59 . The electrochemical system of claim 58 , further comprising a first gas-removal manifold in fluid communication with the first half-cell chamber, the first gas-removal manifold containing a first gas-removal liquid flowing therethrough and maintained at a controlled fourth pressure that is less than the first pressure.
60 . The electrochemical system of claim 59 , further comprising a second gas-removal manifold in fluid communication with the second half-cell chamber, the second gas-removal manifold containing a second gas-removal liquid flowing therethrough and maintained at a controlled fifth pressure that is equal to the fourth pressure.
61 . The electrochemical system of claim 60 , further comprising a first fluid escape element between the first half-cell chamber and the first gas-removal manifold, wherein the first fluid escape element imparts a resistance to flow of gas which dampens pressure oscillations between the first half-cell chamber and the first gas-removal manifold.
62 . The electrochemical system of claim 61 , further comprising a second fluid escape element between the second half-cell chamber and the second gas-removal manifold, wherein the second fluid escape element imparts a resistance to flow of gas which dampens pressure oscillations between the second half-cell chamber and the second gas-removal manifold.

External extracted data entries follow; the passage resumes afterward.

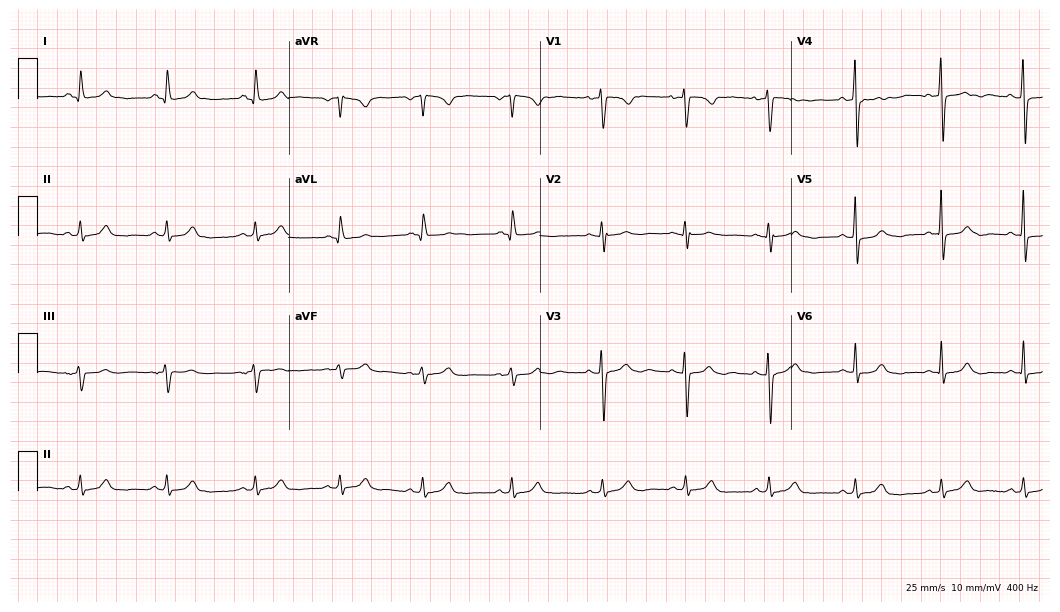
ECG (10.2-second recording at 400 Hz) — a female patient, 27 years old. Labelled as a normal ECG.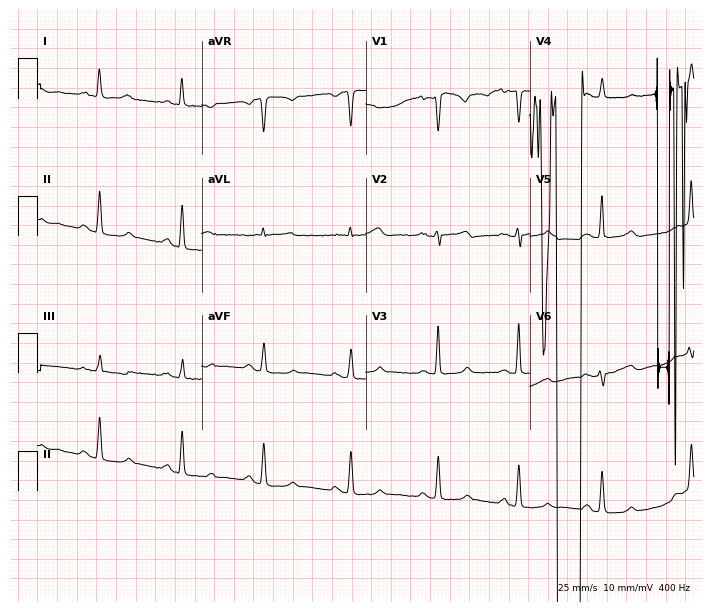
Resting 12-lead electrocardiogram. Patient: a female, 53 years old. None of these six findings is recorded: first-degree AV block, right bundle branch block, left bundle branch block, sinus bradycardia, atrial fibrillation, sinus tachycardia. Only these six findings were labelled.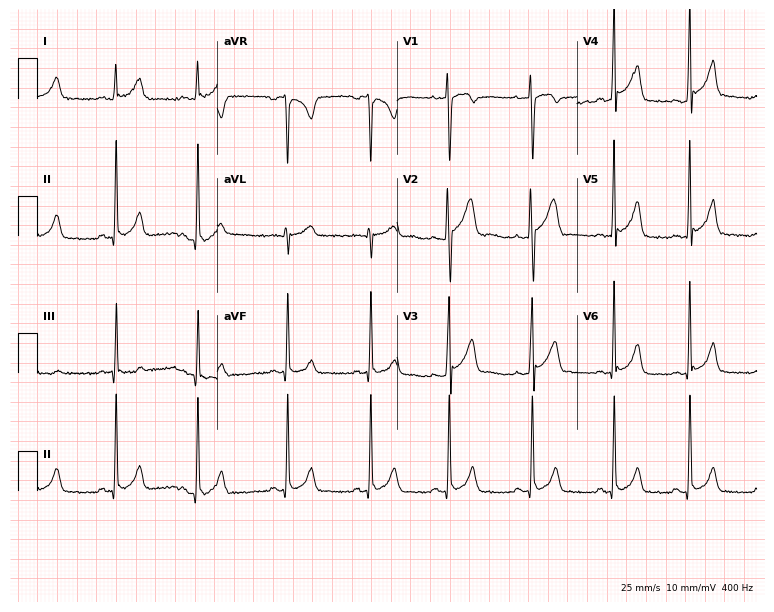
Resting 12-lead electrocardiogram (7.3-second recording at 400 Hz). Patient: a man, 17 years old. None of these six findings is recorded: first-degree AV block, right bundle branch block, left bundle branch block, sinus bradycardia, atrial fibrillation, sinus tachycardia. Only these six findings were labelled.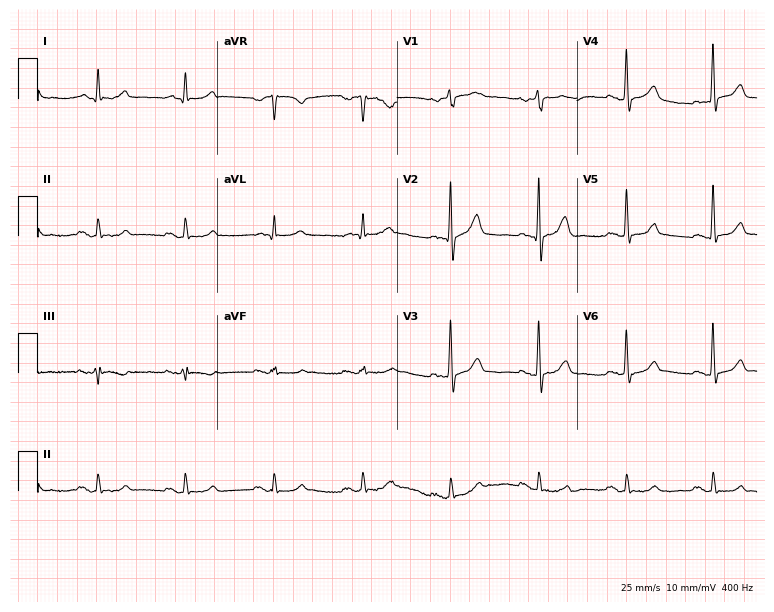
12-lead ECG from a male patient, 62 years old (7.3-second recording at 400 Hz). Recorded interpretation: within normal limits.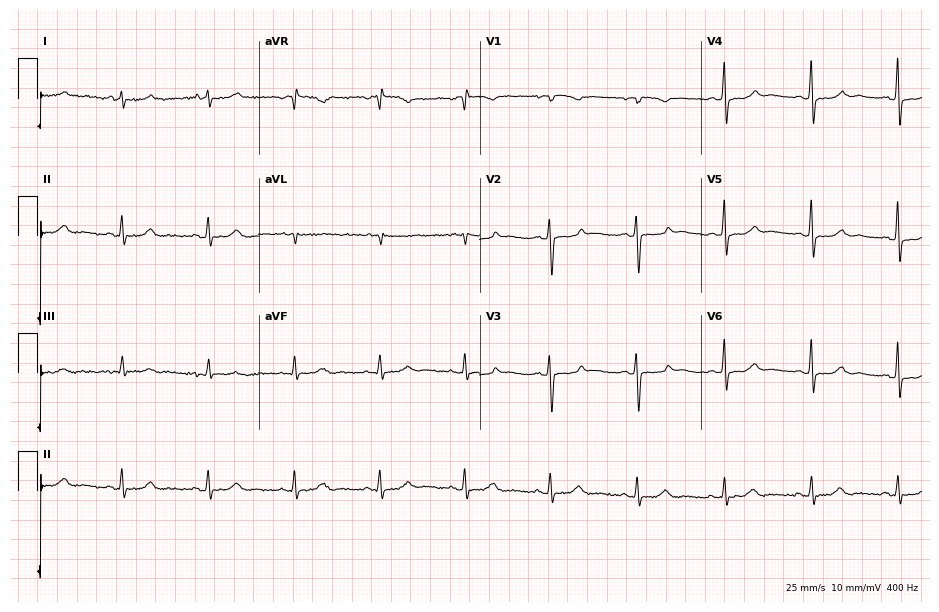
Electrocardiogram, a female patient, 53 years old. Overall reading on record: normal ECG.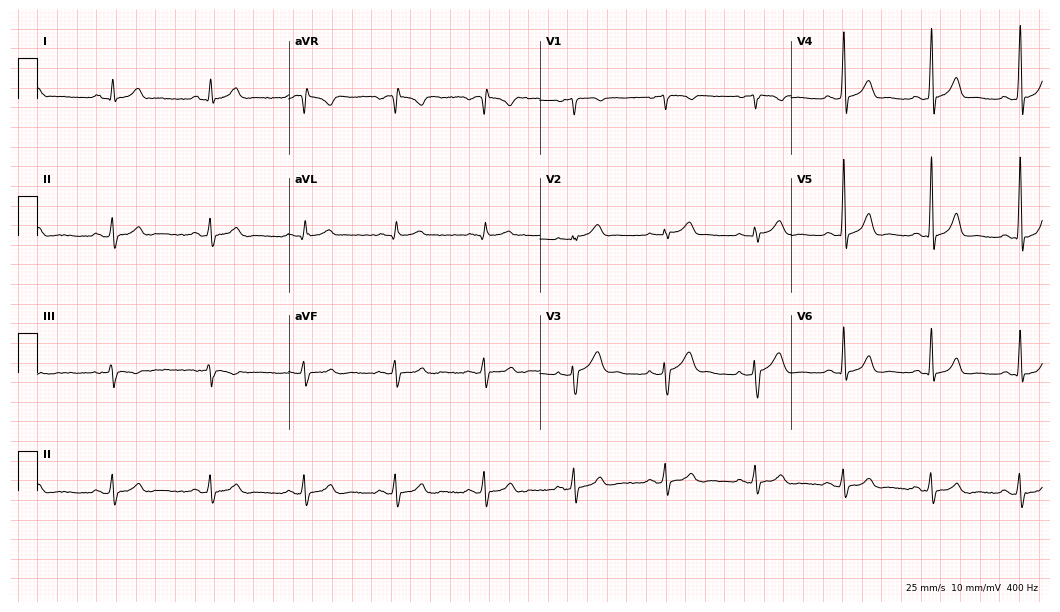
Electrocardiogram (10.2-second recording at 400 Hz), a male, 39 years old. Overall reading on record: normal ECG.

63 . The electrochemical system of claim 62 , wherein the first fluid escape element or the second fluid escape element is a series fluid escape element.
64 . The electrochemical system of claim 63 , wherein the series fluid escape element is an egress channel with a total interior fluid path length that is at least 10 times greater than an interior cross-sectional area.
65 . The electrochemical system of claim 63 , wherein the series fluid escape element is an egress channel with a tortuous path.
66 . The electrochemical system of claim 63 , wherein the series fluid escape element is an egress channel with a mechanically restricted conduit.
67 . The electrochemical system of claim 63 , wherein incompressible liquid and compressible gas flow through the series fluid escape element as discrete liquid pockets of and gas pockets, wherein the liquid pockets experience flow resistance due to surface tension with an interior wall of the fluid escape element.
68 . A method of operating an electrochemical system; wherein the electrochemical system comprises:
a stack of electrochemical cells, each individual electrochemical cell independently comprising:
a first half-cell chamber containing a first electrode and containing a volume of fluid fluctuating between a first fluid pressure and a second fluid pressure;
a second half-cell chamber containing a second electrode;
a separator separating the first half-cell chamber from the second half-cell chamber; and
a make-up liquid inlet comprising a one-way valve; and
a make-up liquid supply manifold in fluid communication with the make-up liquid inlet of all cells of the stack, the make-up liquid supply manifold containing a make-up liquid at a third fluid pressure; and the method comprising steps of: providing, via the one-way valve, a flow of make-up liquid into the first half-cell chamber; preventing, via the one-way vale, a flow of liquid out of the half-cell through the make-up liquid inlet; and controlling the third fluid pressure such that it is greater than the first pressure and less than the second pressure.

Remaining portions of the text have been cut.